In 13 years of practice, I've done enough to be confident that your interpretation is NOT a good statement of Tennessee law. And I would never suggest otherwise on an internet forum read by thousands of people a day from all over the country without some serious disclaimers; I guess if you're retired you don't have to worry about ethical complaints for the unlicensed practice of law and disbarment but I do.

And my final word on this topic to anyone who opens up a box secured by Torx security screws: be very, very careful of the potential consequences of what you're doing.


----------



## Mike Bertelson (Jan 24, 2007)

rudeney said:


> I know what a bad comparison car leases are to D* equipment leases, but in this case, there are some similarities. In both cases, the leased merchandise is not owned by you, and you are prohibited from (or not given the right to) make any modifications. Still, many people who lease vehicles will swap out the rims, tint the windows, install satellite radio receivers, roof racks, trailer hitches, ECU chips, fog lights, chrome accessories, etc. As long as those modifications are removed and the vehicle is returned without damage from them (eg. no holes left in the dash from the satellite radio bracket) then all is fine.
> 
> Now, I'm not saying that this is justification for modifying D* equipment, but given how things work in other familiar leasing situations, I can see how some may interpret D*'s lease terms in a similar fashion.

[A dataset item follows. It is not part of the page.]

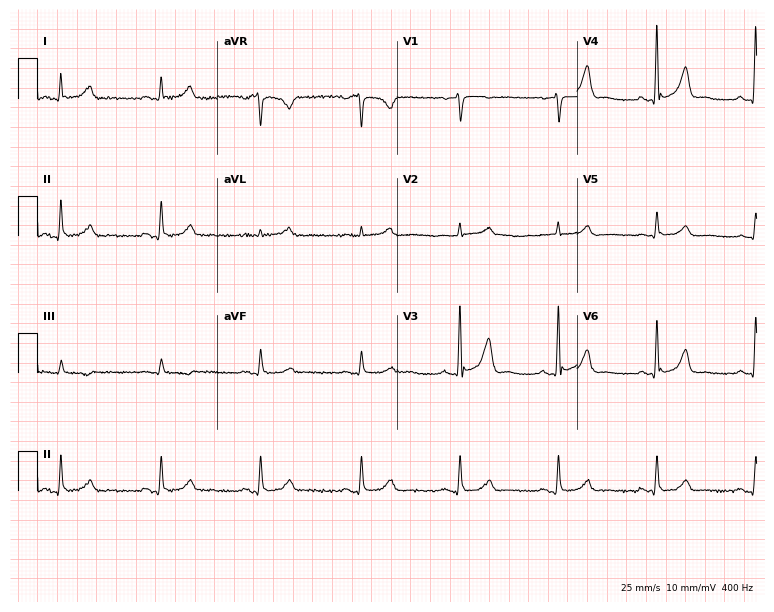
Electrocardiogram (7.3-second recording at 400 Hz), a male, 64 years old. Overall reading on record: normal ECG.
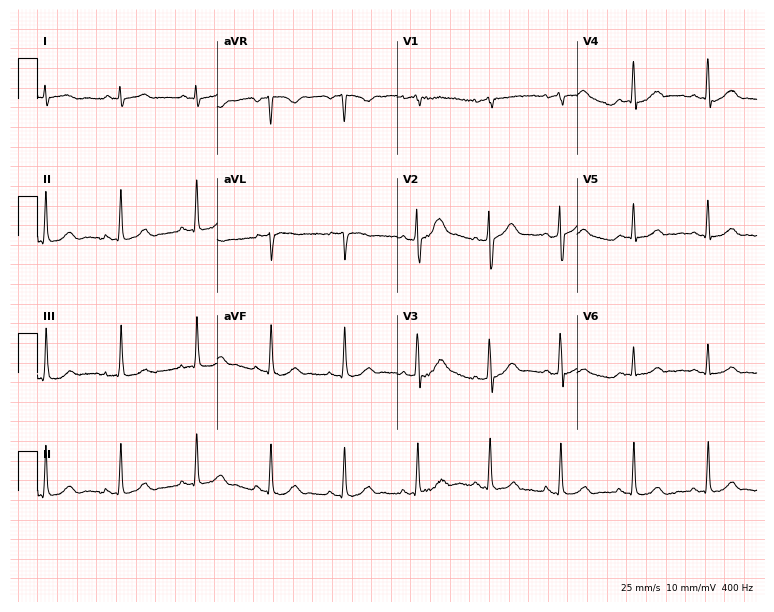
ECG — a male patient, 47 years old. Screened for six findings — first-degree AV block, right bundle branch block (RBBB), left bundle branch block (LBBB), sinus bradycardia, atrial fibrillation (AF), sinus tachycardia — none is recorded.

I have to agree with you. If it all works, what happened before hand is irrelevant...but it's not really the point.

The hazard of blindly saying it's not a problem will cause some guy out there who shouldn't be inside a piece of electronics to go ahead and replace that drive.

Now that noob has dropped the drive and cracked the main board? What happens then?

Before anyone says "that's not very likely", I used to be in IT and have seen things like this happen. It can and does happen, especially by people who are inexperienced in working inside electronics.

I'm just sayin' :grin:

Mike


----------



## spartanstew (Nov 16, 2005)

rudeney said:


> I know what a bad comparison car leases are to D* equipment leases, but in this case, there are some similarities. In both cases, the leased merchandise is not owned by you, and you are prohibited from (or not given the right to) make any modifications. Still, many people who lease vehicles will swap out the rims, tint the windows, install satellite radio receivers, roof racks, trailer hitches, ECU chips, fog lights, chrome accessories, etc. As long as those modifications are removed and the vehicle is returned without damage from them (eg. no holes left in the dash from the satellite radio bracket) then all is fine.
> 
> Now, I'm not saying that this is justification for modifying D* equipment, but given how things work in other familiar leasing situations, I can see how some may interpret D*'s lease terms in a similar fashion.


You're not supposed to modify a leased vehicle either, but people do it then return it in the original condition so that the dealer doesn't know it was modified. No different with D*. You're not supposed to modify it, but people still do and if they change it back to original condition, nobody knows/cares.

In either case, you're still not supposed to do it.


----------



## harsh (Jun 15, 2003)

MicroBeta said:


> I think self justification is a bit strong.


When someone chooses to ignore the T&Cs, what else could it be?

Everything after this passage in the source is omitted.